What This Calculator Does
This tool sizes the internal diameter of a pipe needed to carry a given volume flow rate at a chosen mean flow velocity. It is based on the continuity equation from fluid mechanics and is universal — the physics applies to water, oil, air or any fluid, in any country, as long as you keep consistent units (cubic meters per second for flow and meters per second for velocity).
How to Use It
Enter the volume flow rate Q in cubic meters per second (m³/s) and the target flow velocity v in meters per second (m/s). The calculator returns the required internal diameter in millimeters and meters, plus the resulting cross-sectional flow area. Pick a velocity appropriate to your application — typical water supply lines use about 1–3 m/s to balance friction losses against pipe cost and noise.
The Formula Explained
The continuity equation states that the volume flow rate equals velocity multiplied by cross-sectional area: \(Q = v \cdot A\). For a round pipe the area is \(A = \dfrac{\pi D^2}{4}\). Substituting and solving for diameter gives $$D = \sqrt{\dfrac{4Q}{\pi v}}$$ Larger flow or lower velocity demands a bigger diameter; higher allowable velocity lets you use a smaller, cheaper pipe.
Worked Example
Suppose you need to move \(Q = 0.05\ \text{m}^3/\text{s}\) at a velocity of \(v = 2\ \text{m/s}\). Then \(4Q = 0.2\), and \(\pi v = 6.2832\), so \(\dfrac{4Q}{\pi v} = 0.031831\).

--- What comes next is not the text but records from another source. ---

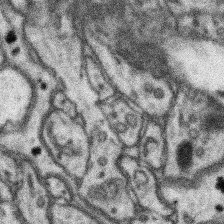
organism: Mouse
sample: Somatosensory cortex neuropil
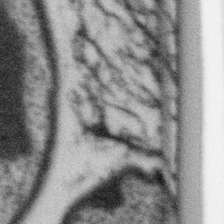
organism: Gemmata obscuriglobus
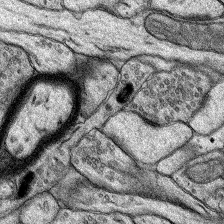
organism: Rat
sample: Hippocampus
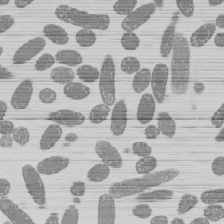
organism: E. coli
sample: Bacterial nucleoid
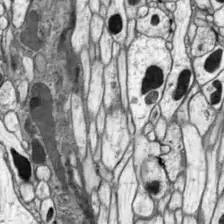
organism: Drosophila
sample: Optic lobe
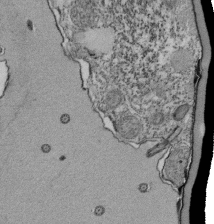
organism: Tetrahymena
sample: Cilia in tetrahymena

The square root is $$D = \sqrt{0.031831} = 0.17841\ \text{m} \approx 178.4\ \text{mm}.$$ So you would select the next standard pipe size at or above roughly 180 mm.
FAQ
What velocity should I choose? For clean water, 1–3 m/s is common; pump suction lines are kept lower (around 0.6–1.5 m/s) to avoid cavitation.
Is this inner or outer diameter? The formula gives the internal (bore) diameter through which fluid actually flows — always select a pipe whose inner diameter meets or exceeds this value.
How do I convert other flow units? Divide L/s by 1000, or m³/h by 3600, to get m³/s before entering the value.